The construction of gothic cathedrals like Chartres was governed not by blueprints but by “talk, tradition, and templates” — at least that is what Turnbull has compellingly argued. When you come across such a neatly alliterative triad, there are two ways you can go. You can adopt the terms in an unexamined way and rely on their alliterative power. Or you can go meta and think critically about what it takes to make a point that is as compelling as this in both form and content. See, and I like that second move a lot more.
DALL-E, a new image generation system by OpenAI, does impressive visualizations of biased datasets. A widely circulated PR animation features meme-like koala dunking a baseball leading into an array of old white men — representing at one blow the past and future of representation and generation. This post jumps from reflections on techbros to the erasure of human labour in Cosmopolitan’s rushed “first AI magazine cover”.
Few historical maps of Ghana’s Volta and Oti regions have been invested with so much political and sociohistorical meaning as Hans Gruner’s 1913 map of the Togo Plateau.
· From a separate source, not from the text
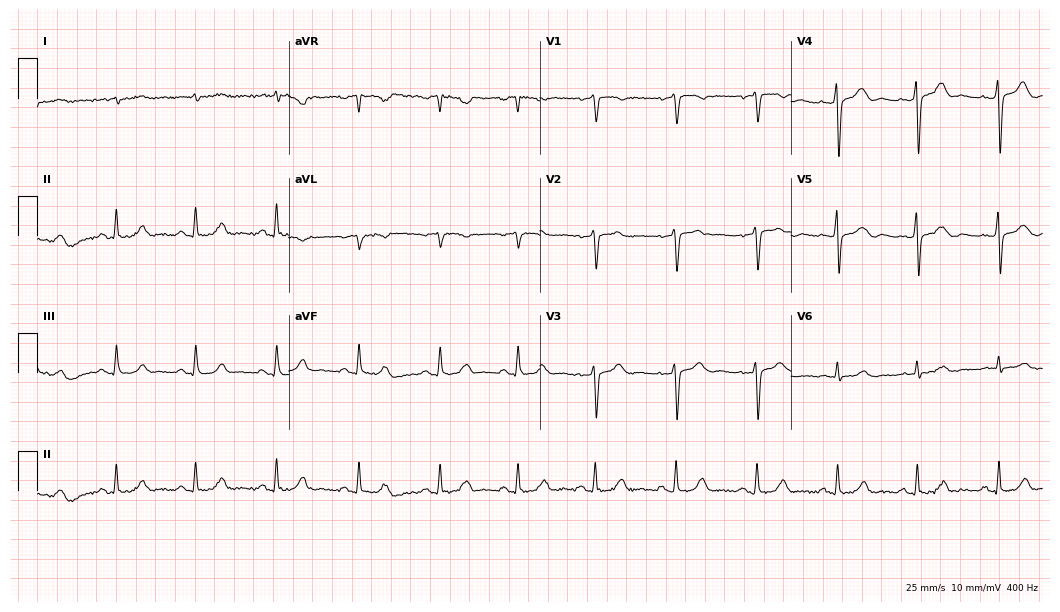
ECG — a 60-year-old man. Labelled as a normal ECG.

Gruner, stationed for over twenty years at Misahöhe in present-day Togo, was a long-time colonial administrator known as much for his ethnographical and historical knowledge of the area as for being a petty tyrant with a powerful grip on ‘his’ district. The map is obscure and hard to find, and I make available some digital versions here.
There is a considerable halo-effect attached to JIFs, whereby an article that ends up in a high IF journal (whether by sheer brilliance or simply knowing the right editor, or both) is treated, unread, with a level of veneration normally reserved for Wunderkinder. Usually this is done by people totally oblivious to network effects, gatekeeping and institutional biases.
Lezenswaardig: een groep jonge medici ageert tegen de marketing-wedstrijd waarin volgens hen narratieve CVs in kunnen ontaarden — de nieuwste bijdrage aan het Erkennen & Waarderen-debat. Maar niets is wat het lijkt. Over evidence-based CVs, kwaliteit & kwantificatie.
A preprint claims that “ideas from theoretical linguistics have played no role in [NLP]”. Outside the confines of Chomskyan linguistics folks have long been working on incorporating storage, retrieval, gating and attention in theories of language, with direct relevance to computational models. The only way to give any content to the claim is by giving the notion “theoretical linguistics” the narrowest conceivable reading.
I have other things to do but one day I’ll enlarge on the insidious effects of elevating this cursed little histogram of “Research output per year” as the single most important bit of information about academics at thousands of universities that use Elsevier Pure. Consider this rant my notes for that occasion.
With Times Higher Education writing about citation gaming and hyperprolific authors (surely not unrelated) I hope we can save some of our attention for what Uta Frith and others have called slow science. On that note, consider this: Team science is (often) slow science.